Now you’re almost there.
My script does several checks in order to validate the user (is fabmans response valid, is username&password correct, is the user active, is it a member of my space, is it an active member of my space, … a few of these are probably not needed). The final check is to see if the member has the metadata field “nextCloud” set in Fabman - if yes, the user is allowed to log in WITH username = value of metadata.nextCloud.
(Side note: you don’t need to create a new account for every member within nextCloud. Just set the metadata field “nextCloud” to the username you want for this member, and nextCloud creates it’s user account when the login is successful.)

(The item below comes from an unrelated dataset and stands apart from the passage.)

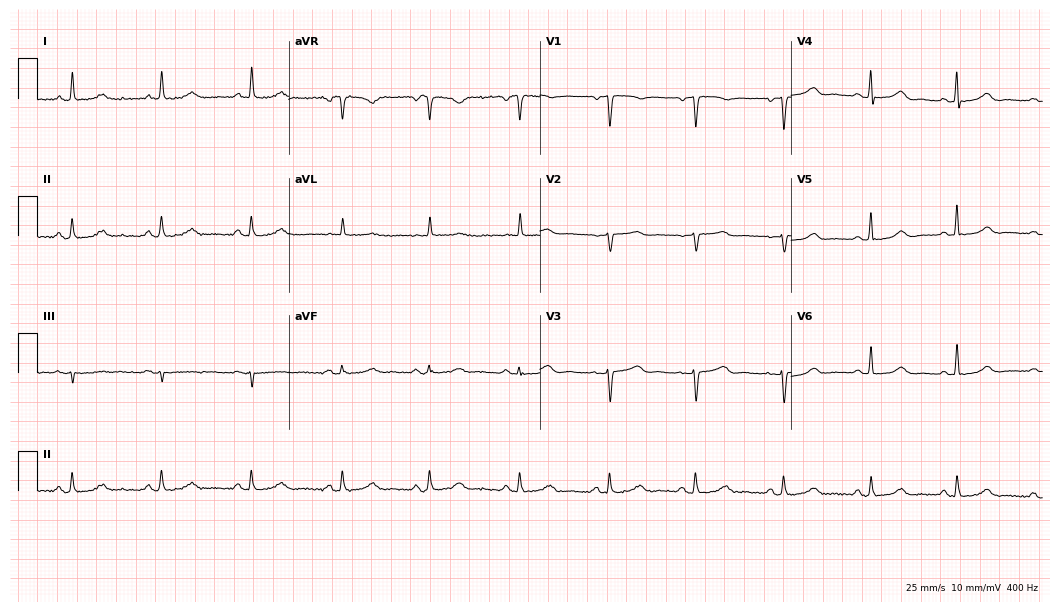
Resting 12-lead electrocardiogram. Patient: a 58-year-old female. Read as a normal ECG.
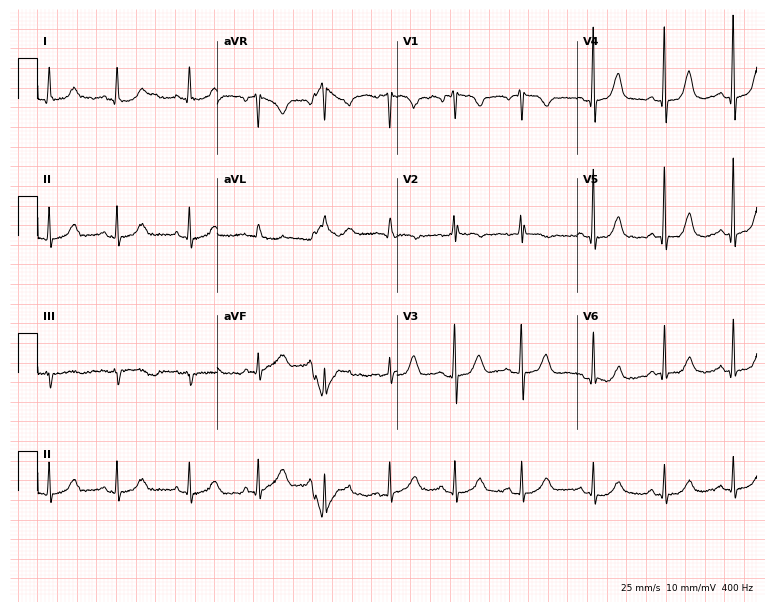
Resting 12-lead electrocardiogram (7.3-second recording at 400 Hz). Patient: a female, 78 years old. None of these six findings is recorded: first-degree AV block, right bundle branch block, left bundle branch block, sinus bradycardia, atrial fibrillation, sinus tachycardia. Only these six findings were labelled.

This behaviour can obviously be changed. You could remove the two else if blocks that check the metadata content, thus allowing any valid fabman member using the cloud. Just change the $uid to your desired user name:
$uid = $data[‘metadata’][‘nextCloud’];
could be
$uid = $data[‘firstName’].$data[‘lastName’].$data[‘id’];
or any other unique (!!) name.
Good luck! (And just ask if anything is not clear.)